Es ist ein Donnerstagmorgen im Juli, im Trine-Brunnen spiegeln sich die Sonnenstrahlen. Um 10 Uhr zeigt sich Husum von seiner schönsten Seite und auf dem Marktplatz herrscht reges Treiben. Heinrich Thees steht vor seinem Gemüsestand, isst eine Möhre vom eigenen Feld und grüßt die vorbeigehenden Menschen. Man kennt sich, schließlich verkauft er schon seit gut 15 Jahren hier auf dem Markt sein Bio-Gemüse.

Landwirtschaft in der Krise

Wenn man dem 50-Jährigen ins sonnengebräunte Gesicht schaut, könnte man meinen, die Welt der Landwirtschaft sei noch in Ordnung. Dabei dominieren ansonsten Berichte über explodierende Preise – vor allem beim Gemüse. Aber kann lokaler Anbau in Bio-Qualität die Lösung sein?

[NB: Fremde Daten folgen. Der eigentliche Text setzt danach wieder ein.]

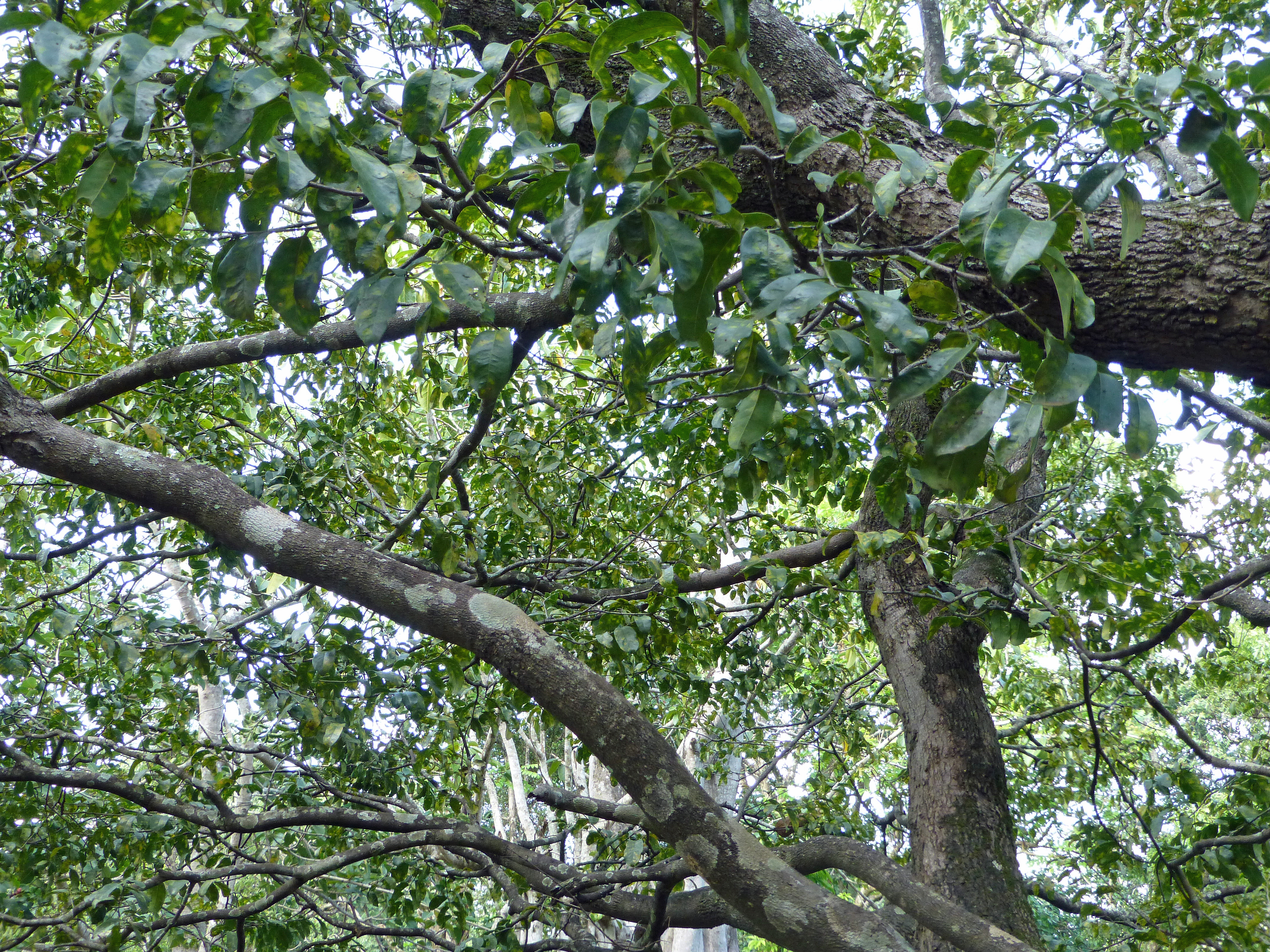 Kaluwara (Diospyros ebenum), Sigiriya Village, Sri Lanka
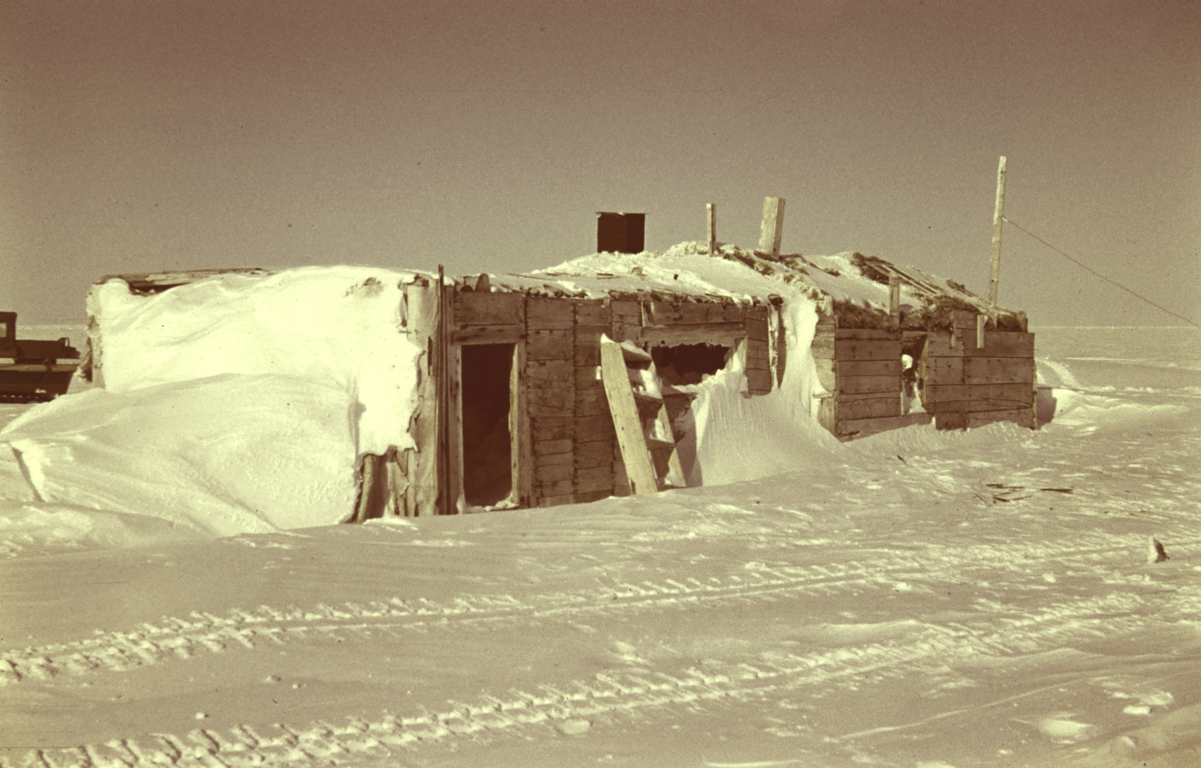 [Ernest de Koven] Leffingwell's Flaxman Island Base - in use 1909–1911
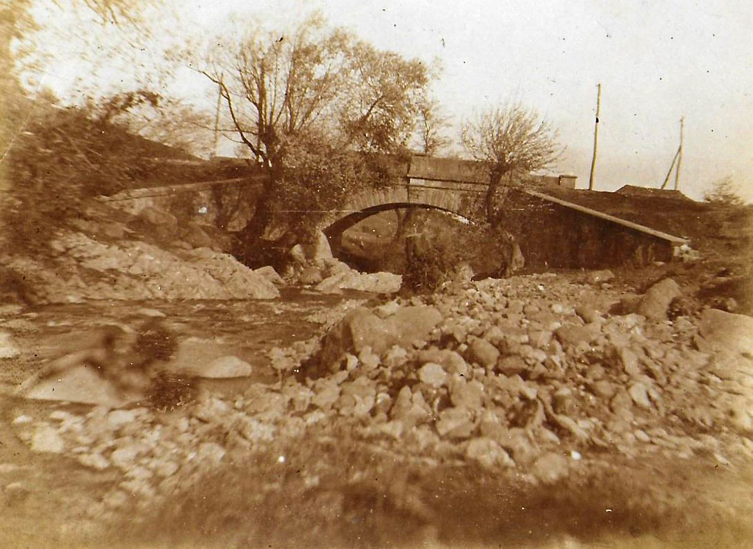 Снимка на моста от източната страна в края на 20-те, началото на 30-те години на 20-ти век
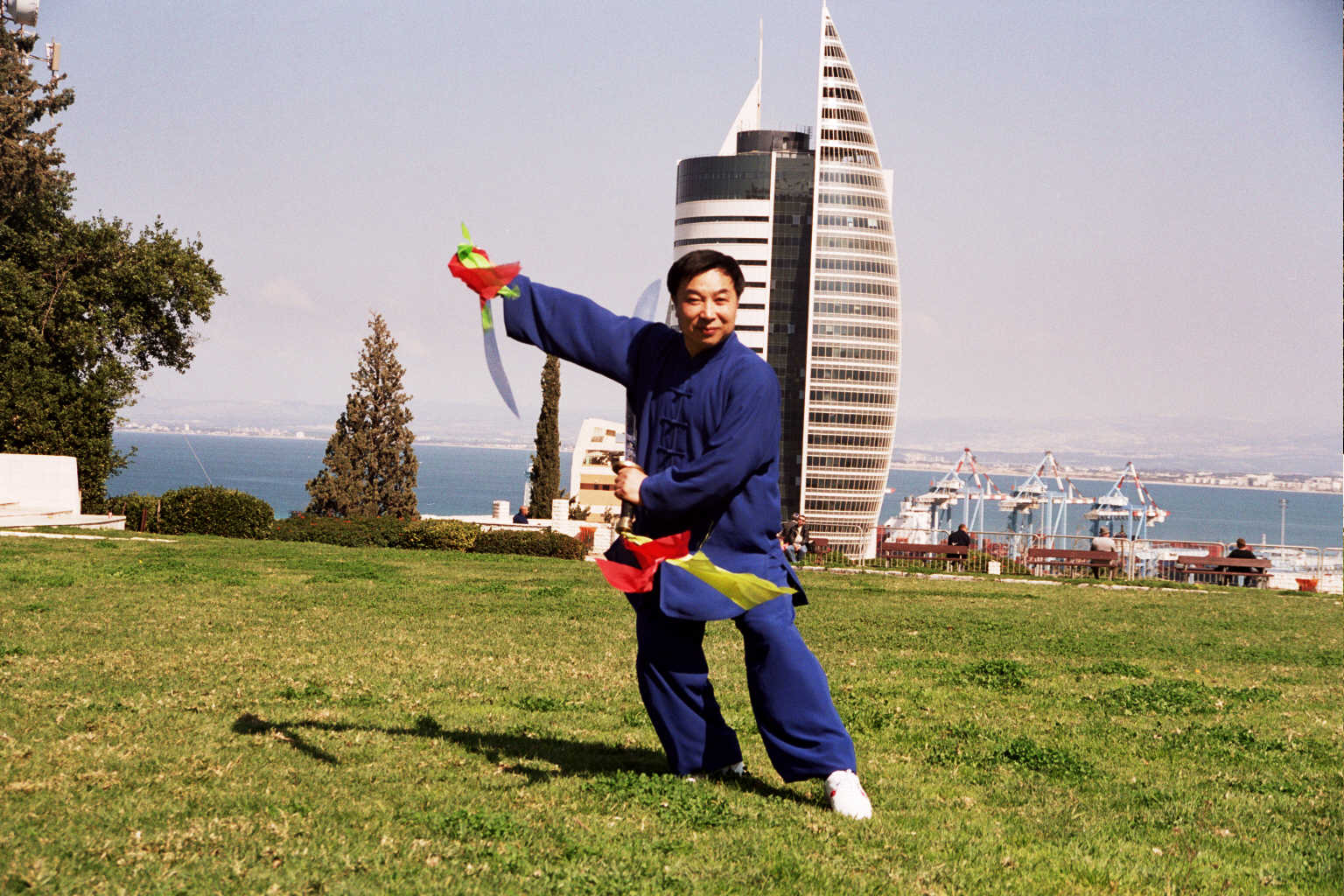 מאסטר סון מעיר חרבין
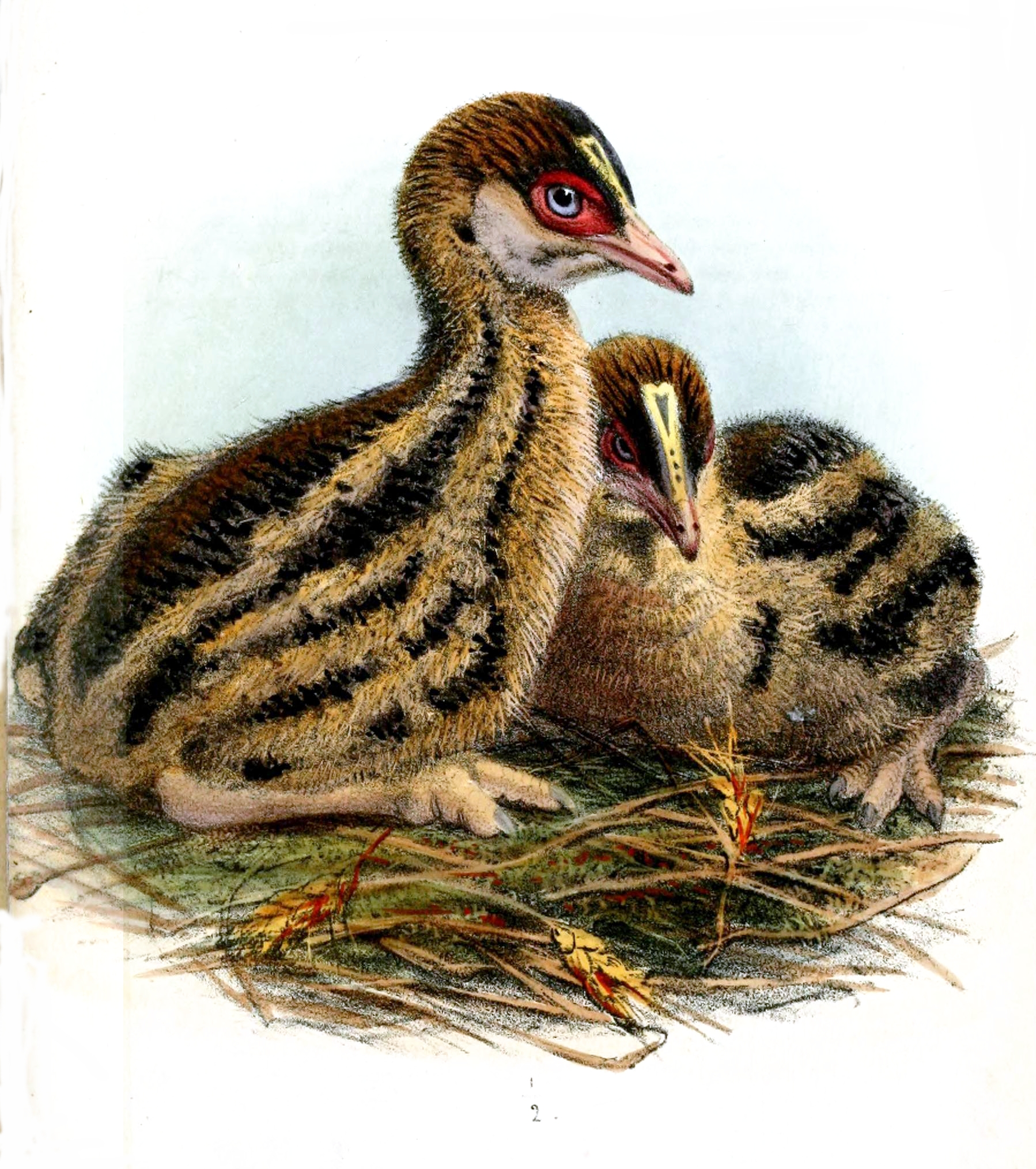 Casuarius bennetti chick

Die Treckerfahrt als Bewährungsprobe

Die Spurensuche beginnt in Mildstedt, Mittwochmorgen um 8 Uhr. Man müsse mit anpacken, sagte Thees im Vorhinein. Auf dem kleinen und versteckt gelegenen Hof angekommen, ging es direkt ans Eingemachte: „Einmal aufsteigen, du fährst mit dem Trecker jetzt aufs Feld.“ Die Gangschaltung sei etwas lose und bei Kurven sollte man besser den Fuß vom Gas nehmen, lauten die letzten Tipps des Landwirts, der sich kurz mit auf den Traktor setzt. Und tatsächlich: Nach zweimaligem Abwürgen rollt der Trecker, der grob geschätzt ungefähr 40 Jahre alt sein dürfte, langsam in Richtung Feld.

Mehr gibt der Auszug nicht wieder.